In a groundbreaking move to address the pivotal role of data in artificial intelligence (AI), a consortium of major companies, led by the Data & Trust Alliance, has unveiled comprehensive standards for the origin, history, and legal rights associated with data. This initiative aims to alleviate concerns among big businesses, fostering increased confidence in adopting AI technologies by providing transparency about the underlying data.
The newly introduced data provenance standards function as a labeling system, offering insights into where, when, and how data was collected and generated, along with details about its intended use and any associated restrictions. The Data & Trust Alliance comprises influential entities such as American Express, Humana, IBM, Pfizer, UPS, Walmart, and select startups.Executives within the alliance liken the data-labeling system to fundamental standards for food safety, emphasizing the need for basic information on data origin and handling. They assert that clearer information about the data used in AI models will bolster corporate trust in the technology.
Ken Finnerty, President for Information Technology and Data Analytics at UPS, highlights the significance of managing data as an asset. He emphasizes the necessity of knowing the creation circumstances, intended purpose, and legal parameters of data, aligning with industry-wide efforts.Surveys underscore the demand for increased confidence in data and enhanced efficiency in data handling. Concerns about data lineage or provenance were identified as a key barrier to AI adoption in corporate CEO polls. Data scientists, in a separate survey, revealed spending nearly 40% of their time on data preparation tasks.
The data initiative primarily targets business data used for AI programs or selectively fed into AI systems from companies like Google, OpenAI, Microsoft, and Anthropic. The accuracy and trustworthiness of data play a pivotal role in generating reliable AI-driven solutions.In the wake of the rise of generative AI, which powers chatbots like OpenAI's ChatGPT, there has been a heightened focus on the responsible use of data. Generative AI systems, capable of human-like fluency, have sparked concerns about data misuse and hallucination, depending on the accessed and assembled data.

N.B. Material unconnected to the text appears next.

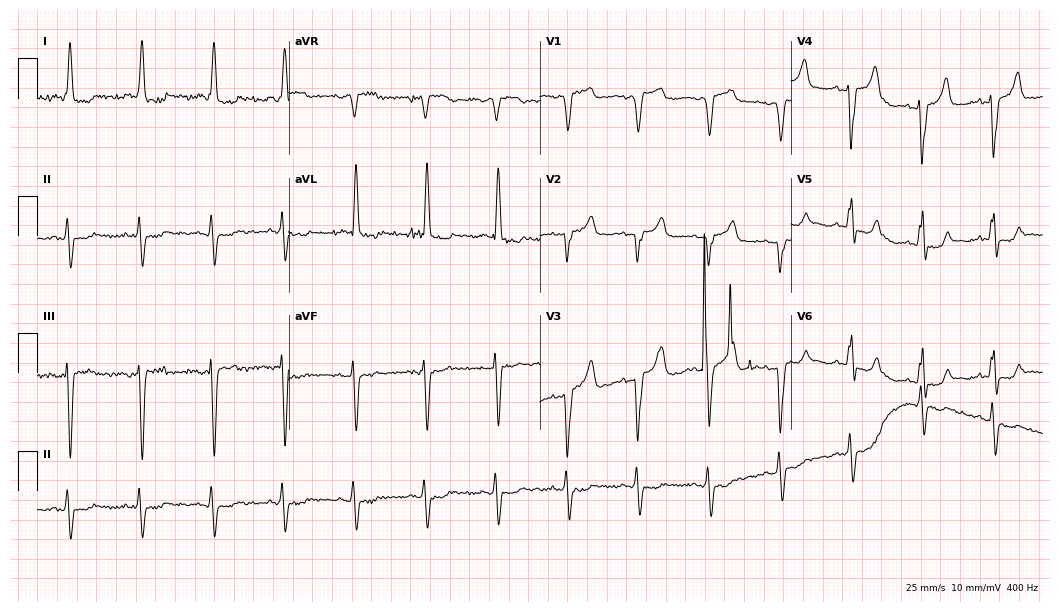
Electrocardiogram, a 73-year-old woman. Interpretation includes left bundle branch block (LBBB).

The newly introduced data standards consist of eight basic principles, encompassing lineage, source, legal rights, data type, and generation method, supplemented by detailed descriptions. Companies within the consortium have been rigorously testing and refining the standards, with plans to make them publicly available early next year.Labeling data by type, date, and source has been practiced individually, but the consortium asserts that these are the first detailed standards designed for universal application across all industries.

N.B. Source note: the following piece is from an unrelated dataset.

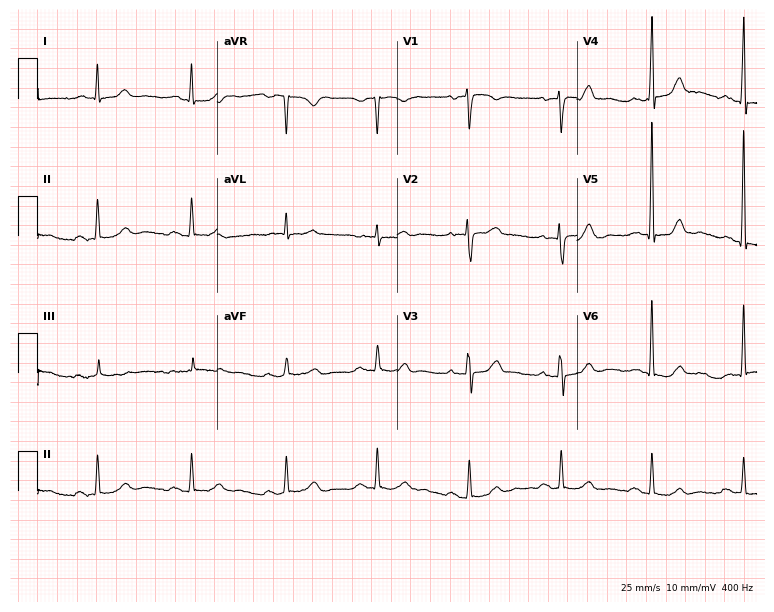
ECG (7.3-second recording at 400 Hz) — a female, 75 years old. Labelled as a normal ECG.

Thi Montalvo, a data scientist and Vice President of Reporting and Analytics at Transcarent, a startup within the consortium, emphasizes the benefits of enhanced transparency throughout the data supply chain. Montalvo anticipates increased efficiency, eliminating repetitive work and potentially reducing the time spent on data projects by 15% to 20%.The Data & Trust Alliance believes that the clarity provided by their data-labeling standards can address critical issues in the current AI market. Chris Hazard, Co-founder and Chief Technology Officer of Howso, a startup specializing in data-analysis tools and AI software, underscores the potential of these standards to resolve challenges in the AI landscape.